Hope you have luck with your exhaust:thumbup:


----------



## elf911 (Jul 27, 2007)

AKdub914 said:


> ok thanks that clears a littlebit up. i also have be searching some more.. to find that the size of the resonator i want to get is a Bottle Style Resonator, 2.25" inlet/outlet x 12" long.
> 
> bottle resonator


Back in the day on the US cars I think what you are talking about was called a bullet muffler


----------



## AKdub914 (Jun 15, 2010)

thanks guys, i have a 2.5 magnaflow catback on the way. i know my piping is 2.25 but the shop can fix that with an adapter of some sort. i just have to find better tips aswell. youtube and the vids i have seen dont do justice with res delets and catbacks. its too loud for me. i drive alot, and have my girl or family in the car but i miss the sporty tone


----------



## AKdub914 (Jun 15, 2010)

just wanted to add this from another thread. just for info for anyone looking 



BluMagic said:


> there are three things on the stock 2.5L
> 
> left to right
> 
> ...


Thanks BluMagic. miss the car man


----------



## AKdub914 (Jun 15, 2010)

Part 1 arrived today:


----------



## AKdub914 (Jun 15, 2010)

just looking at tips to add to my exhaust... found this diagram for those who dont understand the measurements



thought id share


----------



## AKdub914 (Jun 15, 2010)

Well my resonator came in this morning. Vibrant performance 4" barrel.. 14" long 2.25" piping. Looks sooo clean i almost dont want to touch it


----------



## AKdub914 (Jun 15, 2010)

what's getting replaced:

Resonator:








And last muffler:








An under car pic for you guys since i could never find a good one:


----------



## AKdub914 (Jun 15, 2010)

Ok so the shop just installed my magnaflow in place of the rear muffler and replaced my resonator with the vibrant... Still sounds exactly stock.. No tone wat so ever.

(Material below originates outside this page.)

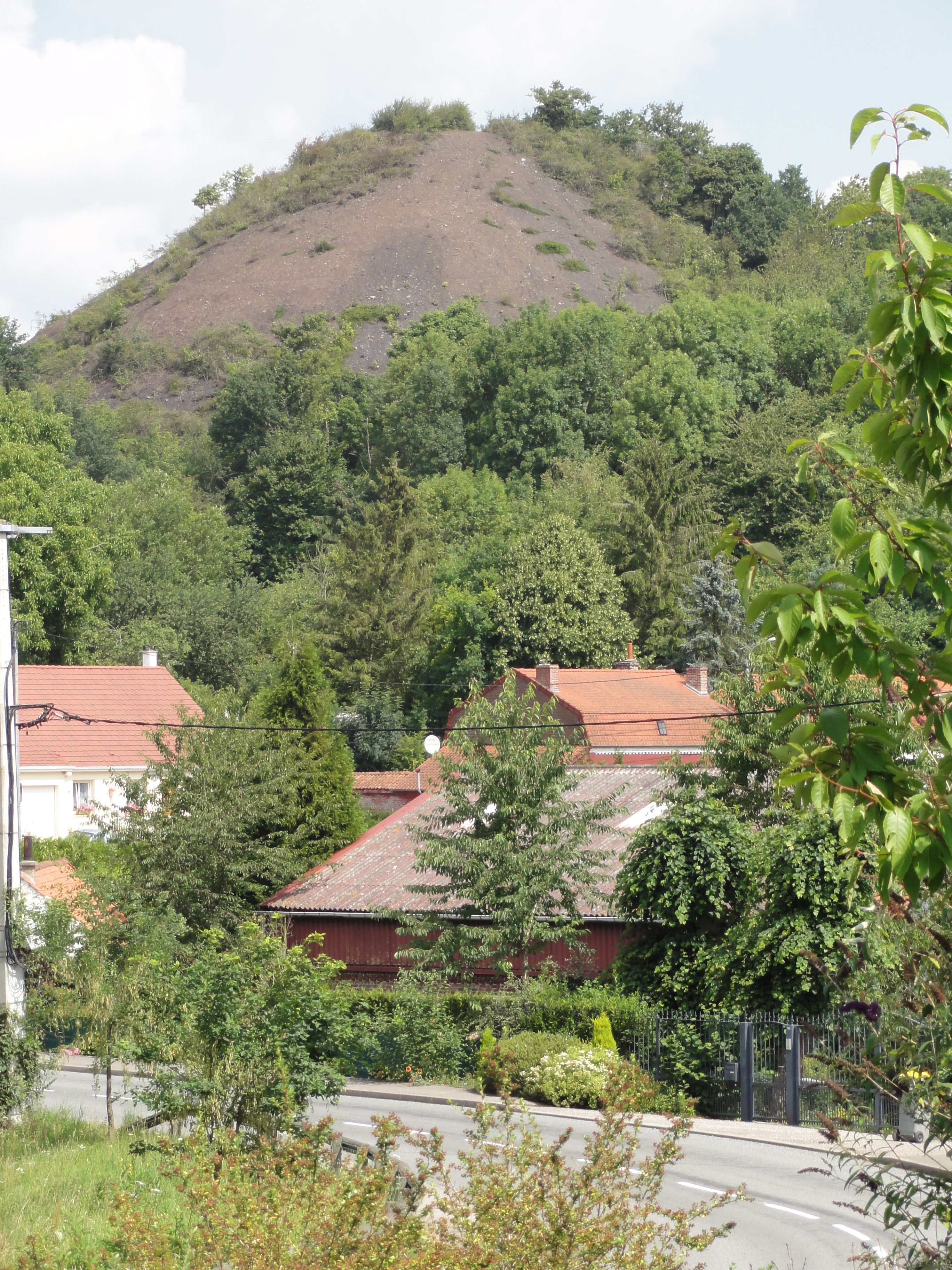 Terril n° 244 dit Fléchinelle Ouest, fosse n° 1 - 1 bis de la Compagnie des mines de Ligny-lès-Aire dans le bassin minier du Nord-Pas-de-Calais, Enquin-les-Mines, Pas-de-Calais, Nord-Pas-de-Calais, France. Le terril no 244 est inscrit sur la liste du patrimoine mondial de l'Unesco le 30 juin 2012 et y constitue le site no 109.
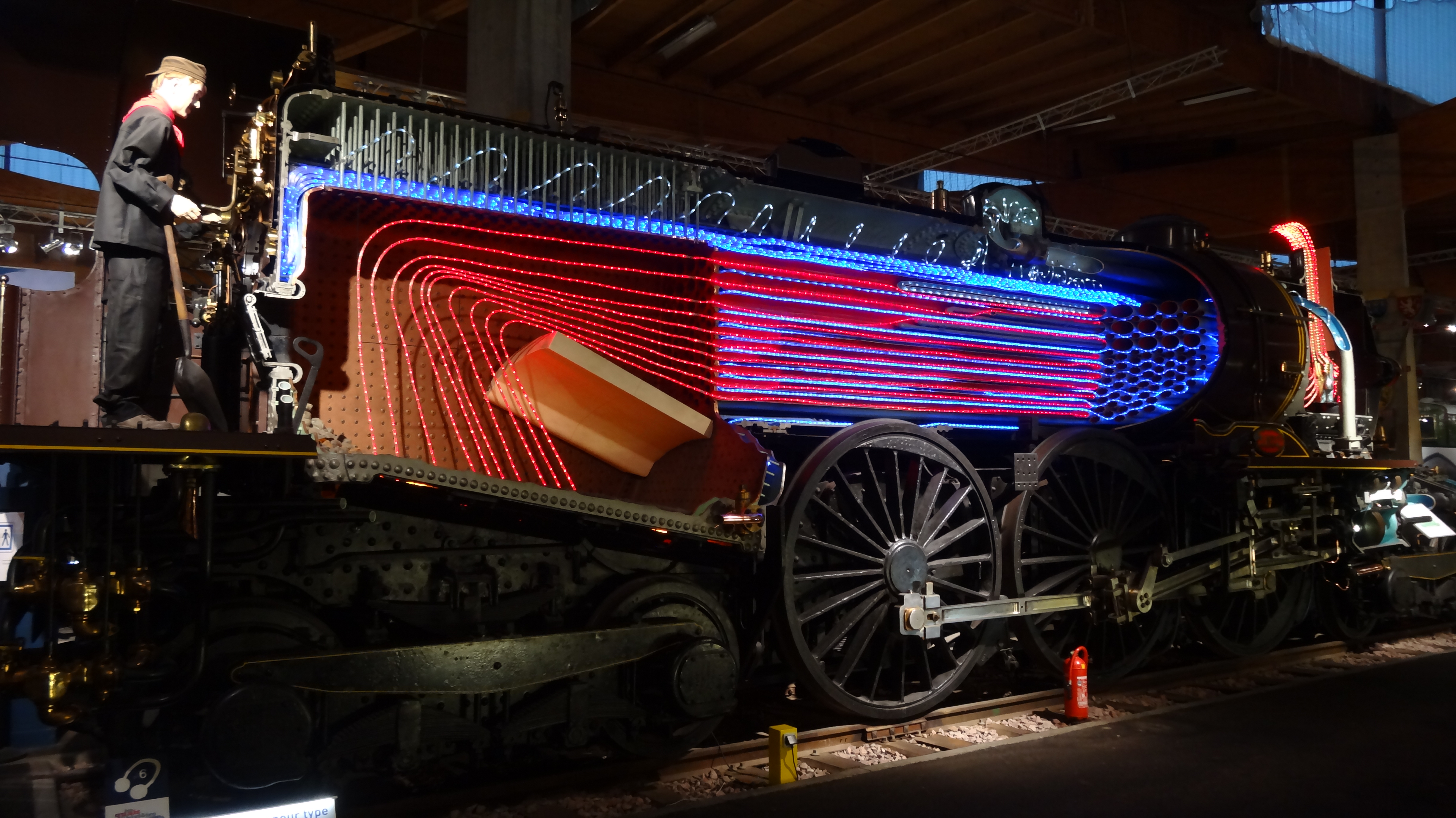 Cite du Train Mulhouse 2014 082
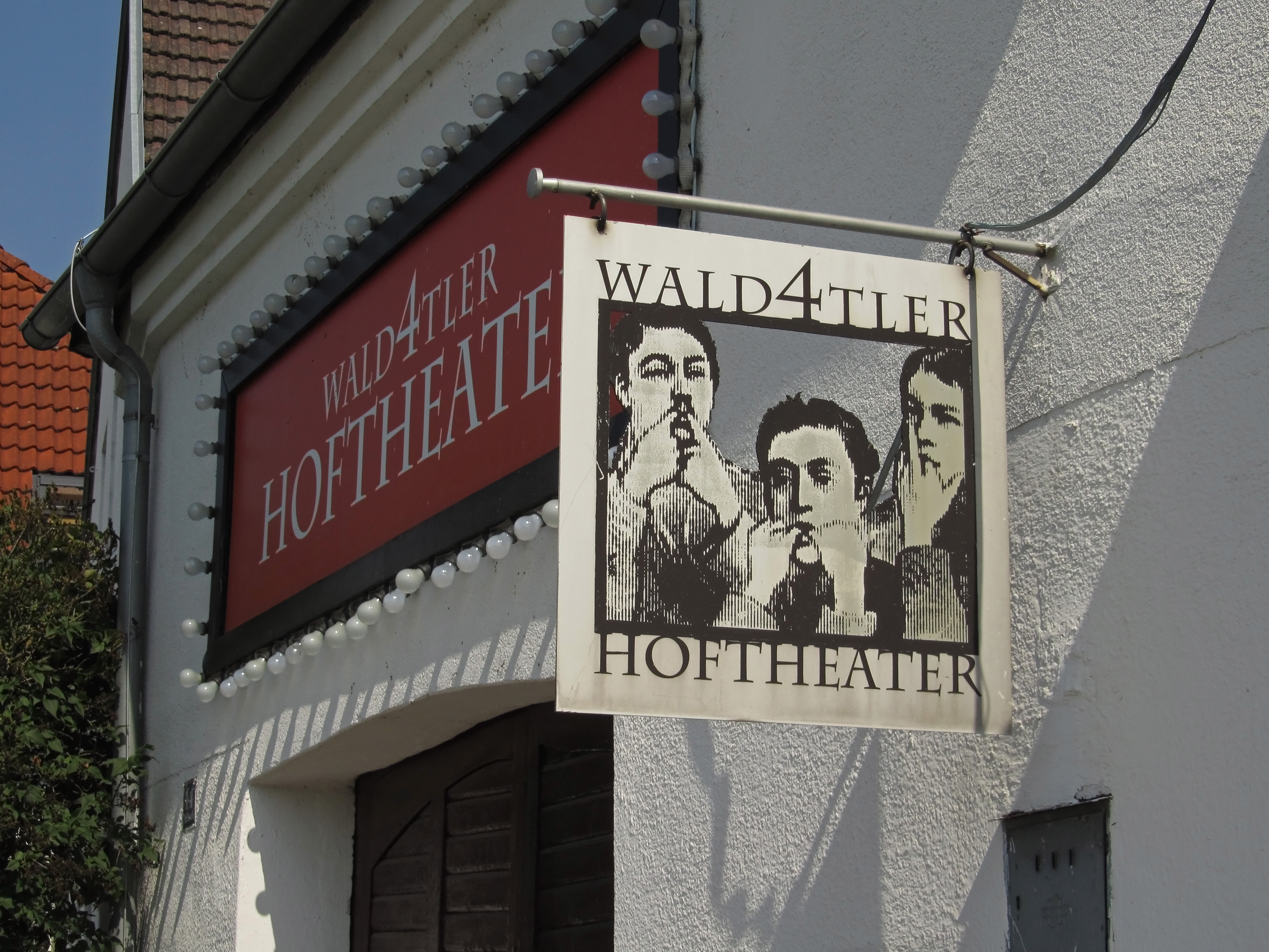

Next im gonna remove that second muffler and replace the pipe.. See how it turns out. 

This is what i am going to do

Cat-->vibrant resonator-->2.5 pipe--> magnaflow. Ill post sound clips n input


----------



## AKdub914 (Jun 15, 2010)

Here's the outcome

Stock:



And custom:



Hopefully this helps anyone attempting an exhaust build in the future


----------